| HN Mirror

Y	Hacker News new \| ask \| show \| jobs


	by nextaccountic 5 days ago
	> The model invents new categories (e.g. apartments) and doesn’t stick to the provided list of allowed categories Can this specific failure mode be solved by providing a grammar that the output must adhere to? (Not sure if Qwen has this feature, it's used for eg. to ensure the output is parseable json)

3 comments

nl 5 days ago

It can.

It's something that is implemented by the thing that runs the model - eg Llama.cpp - rather than the model itself.

Note that it is hard to make work if you turn thinking on because the grammar gets complicated quickly (I don't recall if Qwen 0.6B can do thinking).

link

nextaccountic 4 days ago

Just one question. If I'm running a local model, can I do something other than just a context free grammar? Does it makes sense to have something more general, or it would be just too slow?
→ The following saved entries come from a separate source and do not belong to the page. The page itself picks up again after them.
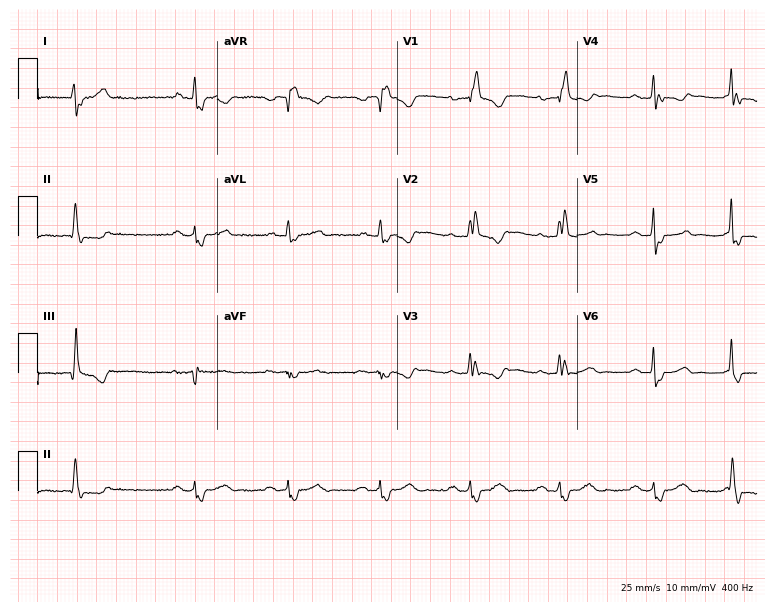
12-lead ECG from a 56-year-old woman (7.3-second recording at 400 Hz). Shows right bundle branch block (RBBB).
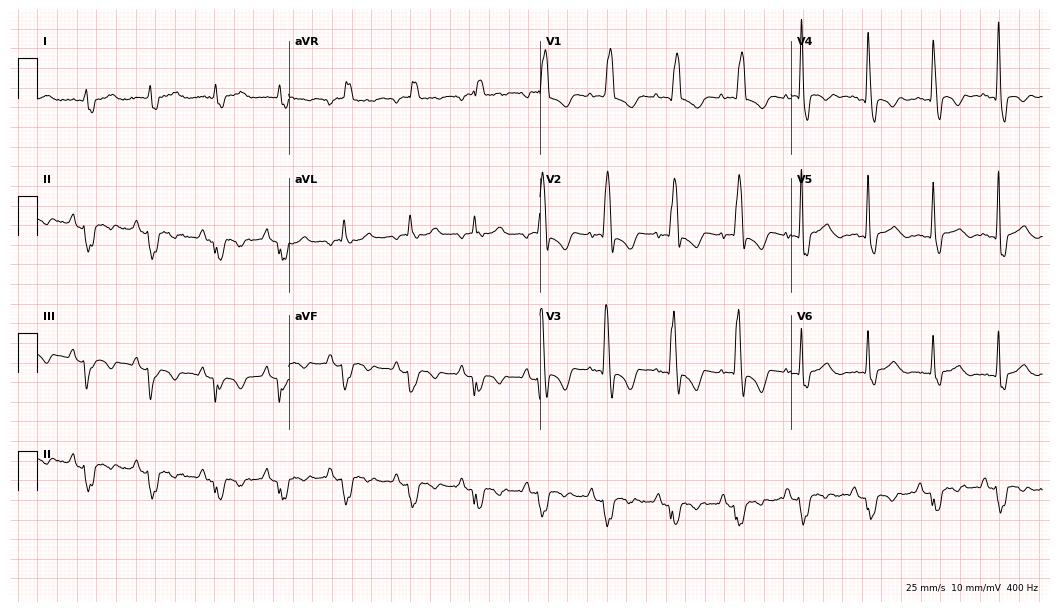
ECG (10.2-second recording at 400 Hz) — a female, 68 years old. Findings include right bundle branch block (RBBB).
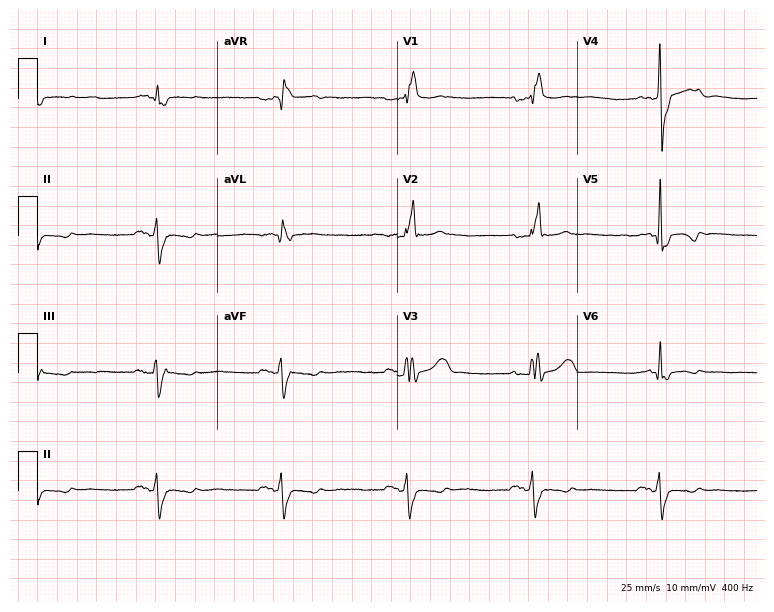
Resting 12-lead electrocardiogram (7.3-second recording at 400 Hz). Patient: a 72-year-old man. The tracing shows right bundle branch block (RBBB), sinus bradycardia (a sinus rate of 50 beats per minute or less).
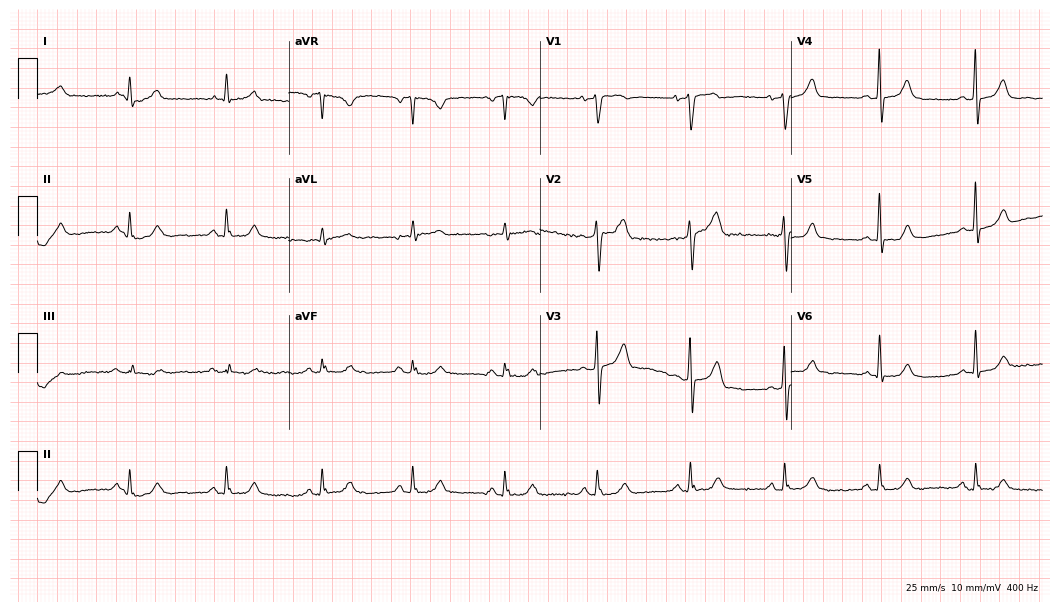
Resting 12-lead electrocardiogram (10.2-second recording at 400 Hz). Patient: a man, 71 years old. Read as a normal ECG.
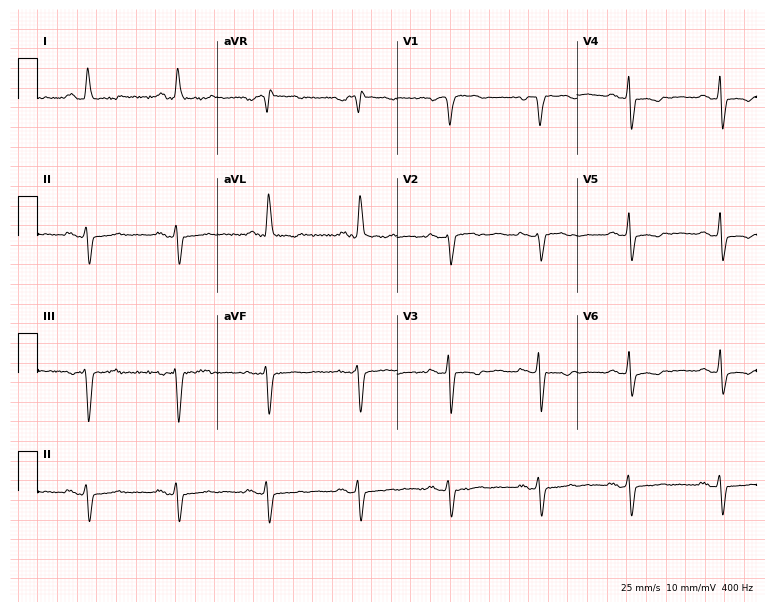
Resting 12-lead electrocardiogram (7.3-second recording at 400 Hz). Patient: a 72-year-old man. None of these six findings is recorded: first-degree AV block, right bundle branch block, left bundle branch block, sinus bradycardia, atrial fibrillation, sinus tachycardia.
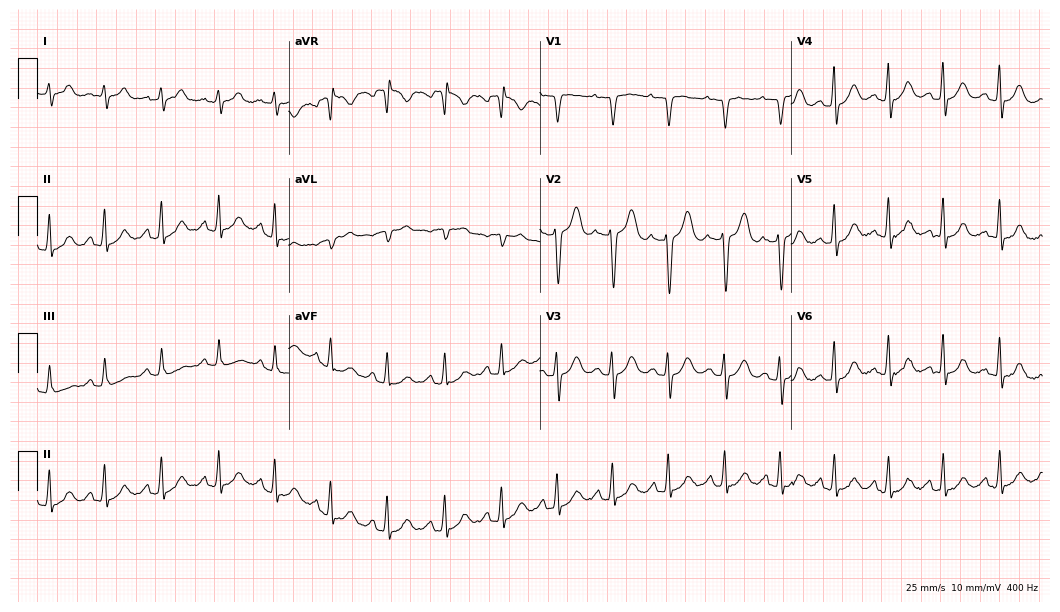
Electrocardiogram, a female patient, 17 years old. Interpretation includes sinus tachycardia (a sinus rate of 100 beats per minute or more).

I guess the only hard constraint is to not have backtracking, right? To not waste previously emitted tokens

link

aesthesia 4 days ago

Thinking shouldn't be too hard to deal with---just let the model generate freely until it hits a </think> token, then do constrained decoding, right?

link

stymaar 4 days ago

Sure, but does llama-cpp support that?

link

nl 4 days ago

It does and this is how I did it.

But actually getting that grammar right as well as actually making it work with the correct Jinja template to correctly enable thinking mode and parse it out was a lot more work than I expected.

link

thomascountz 4 days ago

Yes, you can use constrained decoding like logit masking to force all invalid tokens in the vocabulary to -inf, and effectively be removed from selection. I believe llama.cpp exposes this by accepting a formatted grammar.

link

mijoharas 4 days ago

This was my thought as well. I'm surprised that it's not being used here (afaict)

link